- Also known as: Shirley Goodman Pixley
- Born: Shirley Mae Goodman June 19, 1936 New Orleans, Louisiana, US
- Died: July 5, 2005 (aged 69) Los Angeles, California, US
- Genres: Pop, R&B, disco
- Occupation: Singer
- Years active: 1950–1976
- Labels: Aladdin, Warwick, Vibration, All Platinum
- Formerly of: Shirley & Lee, Shirley and Company

= Shirley Goodman =

American singer (1936–2005)

Shirley Mae Goodman (June 19, 1936 – July 5, 2005) was an American R&B singer, best known as one half of Shirley & Lee, a 1950s duo. Later in her career, she had a resurgence as part of the group Shirley and Company with the disco hit "Shame, Shame, Shame" in the 1970s.

==Career==
Goodman was born in New Orleans, Louisiana, United States. After singing in church choirs, she recorded her first demo with a group of friends in 1950. Some months later, her solo voice caught the attention of Aladdin Records owner Eddie Messner, who tracked her down and paired her as a duo with another school friend, Leonard Lee (June 29, 1935 – October 23, 1976).

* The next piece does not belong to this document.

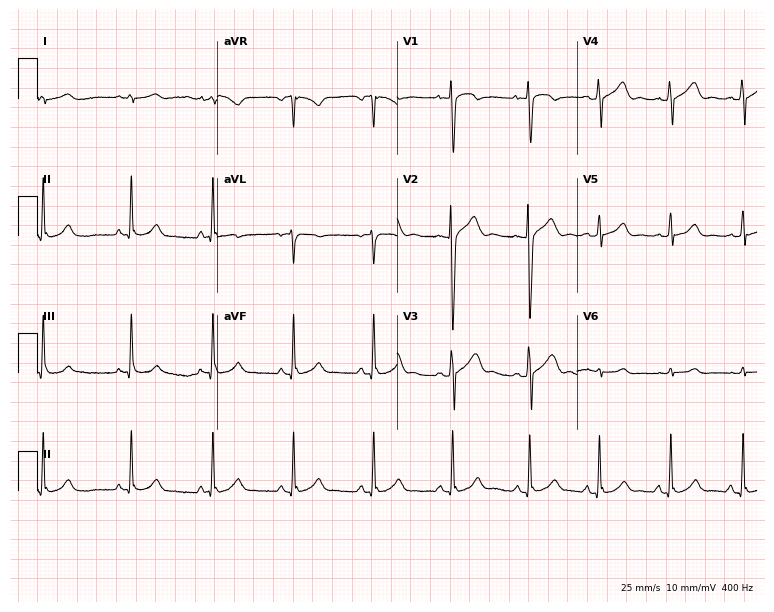
12-lead ECG (7.3-second recording at 400 Hz) from an 18-year-old male patient. Screened for six findings — first-degree AV block, right bundle branch block (RBBB), left bundle branch block (LBBB), sinus bradycardia, atrial fibrillation (AF), sinus tachycardia — none is recorded. Other findings, if any, are not listed.
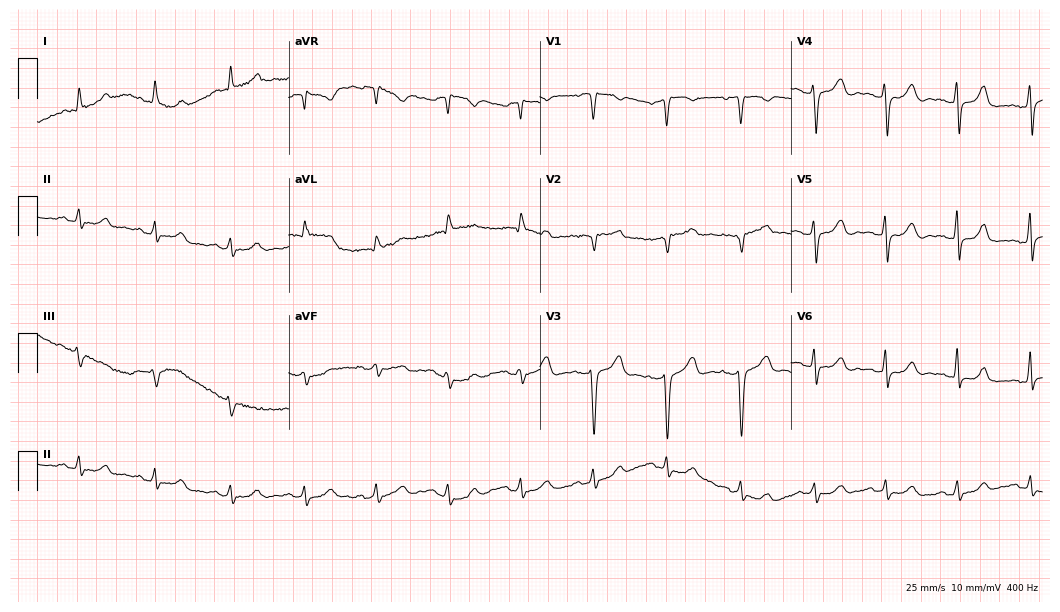
Electrocardiogram (10.2-second recording at 400 Hz), a female patient, 51 years old. Of the six screened findings (first-degree AV block, right bundle branch block (RBBB), left bundle branch block (LBBB), sinus bradycardia, atrial fibrillation (AF), sinus tachycardia), none is recorded.

As Shirley & Lee, they recorded their debut single "I’m Gone", produced by Cosimo Matassa, which reached No. 2 on the Billboard R&B charts in 1952. The record contrasted Goodman's soprano with Leonard's baritone, in a way in which subsequent songwriters have suggested was influential on the development of ska and reggae. Matassa said of Goodman, "When Shirley sang a solo, you had to feel yourself because you thought you were cut and didn't know where the blood was".

In their early songs, they pretended as if they were sweethearts and were dubbed "the Sweethearts of the Blues". However, they changed style in 1956 and recorded "Let the Good Times Roll", which became their biggest hit single reaching No. 1 on the US R&B chart and No. 20 on the Billboard Hot 100 chart. It sold over one million copies, and was awarded a gold disc. As Goodman's obituary in The Independent noted, "It is Shirley Goodman's voice, with its bizarre mixture of flat and sharp notes, that makes the record so distinctive". Although a follow-up single, "I Feel Good" (not to be confused with their 1955 single "Feel So Good"), also made the charts, the duo's later releases were less successful, and the pair moved to the Warwick label in 1959. Goodman and Leonard split up in 1963. Leonard made some subsequent solo records with little success.

In the mid-1960s, Goodman moved to California, where she worked as a session singer on records by Sonny and Cher, Dr. John and others, and also formed a duo for a time with Jessie Hill. She sang backing vocals on The Rolling Stones' album Exile On Main Street, but then briefly retired from the music industry.

On October 15, 1971, Shirley & Lee were reunited for one show only at the Madison Square Garden in New York City. The playbill included musicians of the early rock era, including Chuck Berry, Bo Diddley, and Bobby Rydell.

Later in 1974, as Shirley Goodman Pixley, she was contacted by her friend Sylvia Robinson, previously of the duo Mickey and Sylvia and now co-owner of All Platinum Records, and was persuaded to record the lead vocal on a dance track, "Shame, Shame, Shame". Credited to Shirley & Company, the record became an international pop hit, reaching number 12 on the Billboard Hot 100 chart and presaging the disco boom.

After a few further recordings and tours, Goodman finally retired from the music industry after returning to New Orleans in the late 1970s.

==Post career==
After having a stroke in 1994, she moved to California, and died on July 5, 2005, in Los Angeles. She was buried in New Orleans.